- _WHAT TO WORK ON_
Below is a listing; retype exactly the lines between the one containing "sample: Temporal Lobe" and the one containing "sample: CRL-1474", inclusive, minus the pictures.

- _GIVEN DATA_
□ □ □ □ □

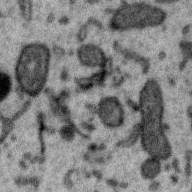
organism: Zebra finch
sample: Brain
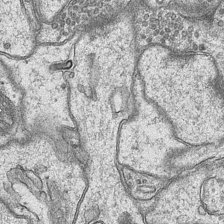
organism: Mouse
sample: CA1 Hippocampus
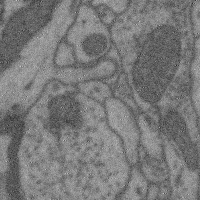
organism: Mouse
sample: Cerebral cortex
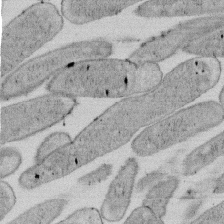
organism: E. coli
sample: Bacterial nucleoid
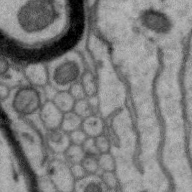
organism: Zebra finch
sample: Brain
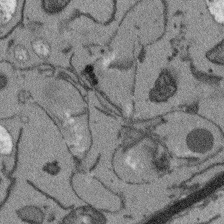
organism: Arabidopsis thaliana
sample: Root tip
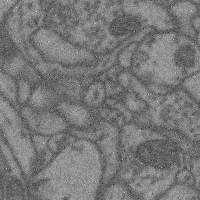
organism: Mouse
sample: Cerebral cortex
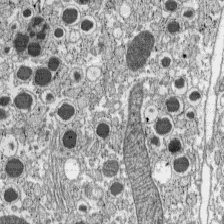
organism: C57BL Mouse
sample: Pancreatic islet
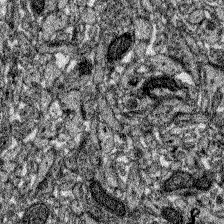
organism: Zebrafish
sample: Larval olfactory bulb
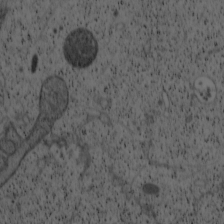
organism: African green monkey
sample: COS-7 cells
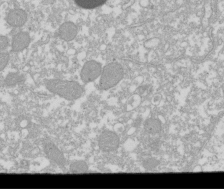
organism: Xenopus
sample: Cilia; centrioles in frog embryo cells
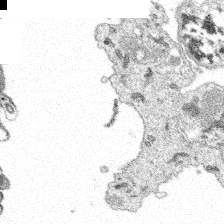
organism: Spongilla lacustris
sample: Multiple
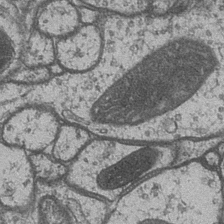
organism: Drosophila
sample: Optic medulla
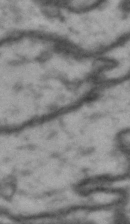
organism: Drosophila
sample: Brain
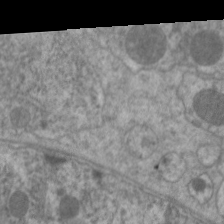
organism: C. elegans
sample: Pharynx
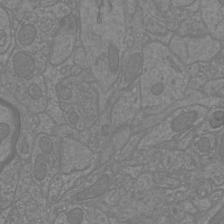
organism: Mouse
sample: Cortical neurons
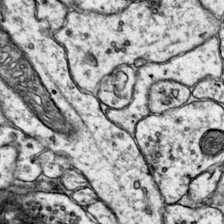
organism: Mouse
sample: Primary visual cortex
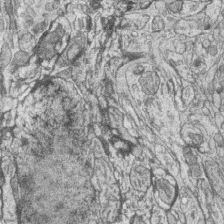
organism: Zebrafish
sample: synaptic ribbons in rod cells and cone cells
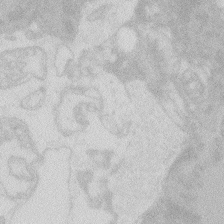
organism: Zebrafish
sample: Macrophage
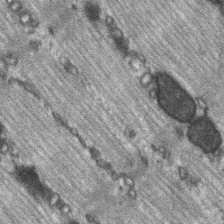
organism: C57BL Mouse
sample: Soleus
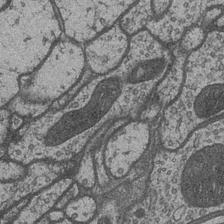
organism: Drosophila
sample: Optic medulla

□ □ □ □ □

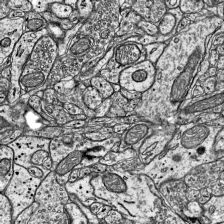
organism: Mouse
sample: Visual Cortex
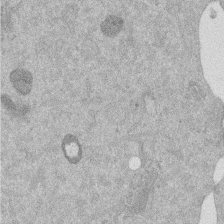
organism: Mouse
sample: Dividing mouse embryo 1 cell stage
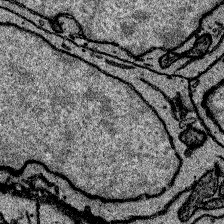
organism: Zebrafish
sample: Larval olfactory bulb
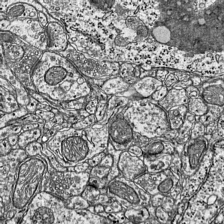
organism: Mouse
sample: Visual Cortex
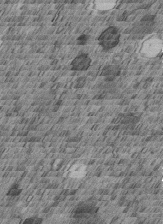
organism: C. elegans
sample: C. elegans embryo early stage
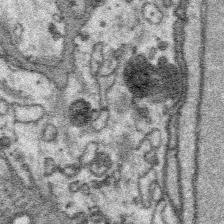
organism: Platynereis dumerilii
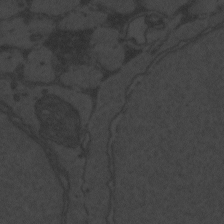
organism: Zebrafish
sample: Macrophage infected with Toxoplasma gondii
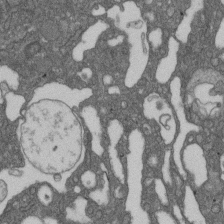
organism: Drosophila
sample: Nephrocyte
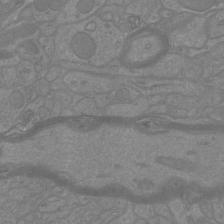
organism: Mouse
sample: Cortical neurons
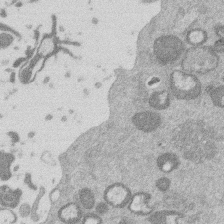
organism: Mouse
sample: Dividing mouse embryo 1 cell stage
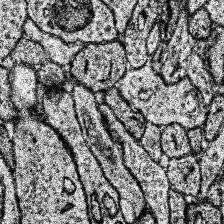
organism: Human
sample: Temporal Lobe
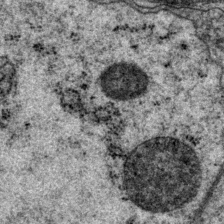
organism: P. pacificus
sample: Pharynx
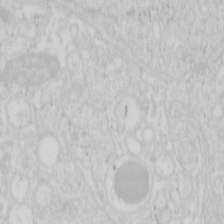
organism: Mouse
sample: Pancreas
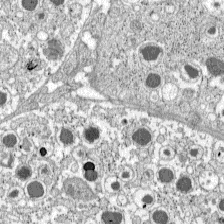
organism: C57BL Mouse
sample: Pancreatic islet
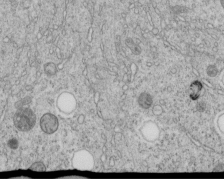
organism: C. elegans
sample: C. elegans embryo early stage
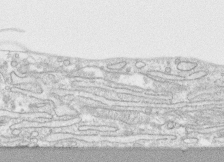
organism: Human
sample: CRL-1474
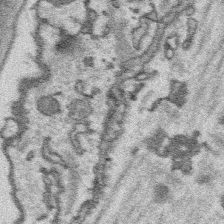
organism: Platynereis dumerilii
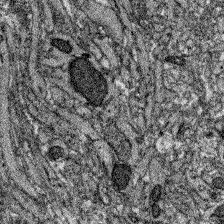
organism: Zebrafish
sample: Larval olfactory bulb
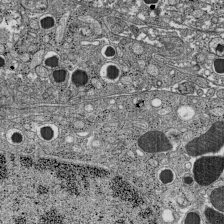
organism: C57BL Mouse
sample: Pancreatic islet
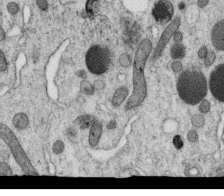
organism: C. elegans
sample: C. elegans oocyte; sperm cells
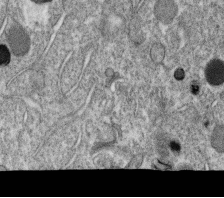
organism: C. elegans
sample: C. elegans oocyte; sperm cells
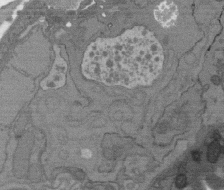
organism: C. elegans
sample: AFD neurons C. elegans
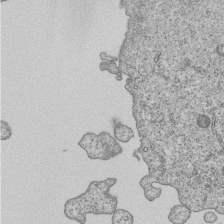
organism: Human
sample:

□ □ □ □ □

- _SOLUTION TO THE EXERCISE_
sample: Temporal Lobe
organism: P. pacificus
sample: Pharynx
organism: Mouse
sample: Pancreas
organism: C57BL Mouse
sample: Pancreatic islet
organism: C. elegans
sample: C. elegans embryo early stage
organism: Human
sample: CRL-1474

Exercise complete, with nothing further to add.